**Given data**
***

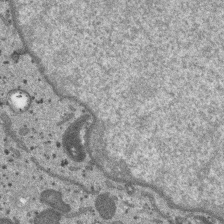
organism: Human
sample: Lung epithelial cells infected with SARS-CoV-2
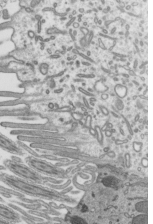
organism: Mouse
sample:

***

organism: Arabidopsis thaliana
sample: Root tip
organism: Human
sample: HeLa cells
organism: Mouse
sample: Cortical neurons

***

**What needs to be done**
Check the entries above for the word "sample" and copy every line where it turns up.

**The answer**
sample: Lung epithelial cells infected with SARS-CoV-2
sample:
sample: Root tip
sample: HeLa cells
sample: Cortical neurons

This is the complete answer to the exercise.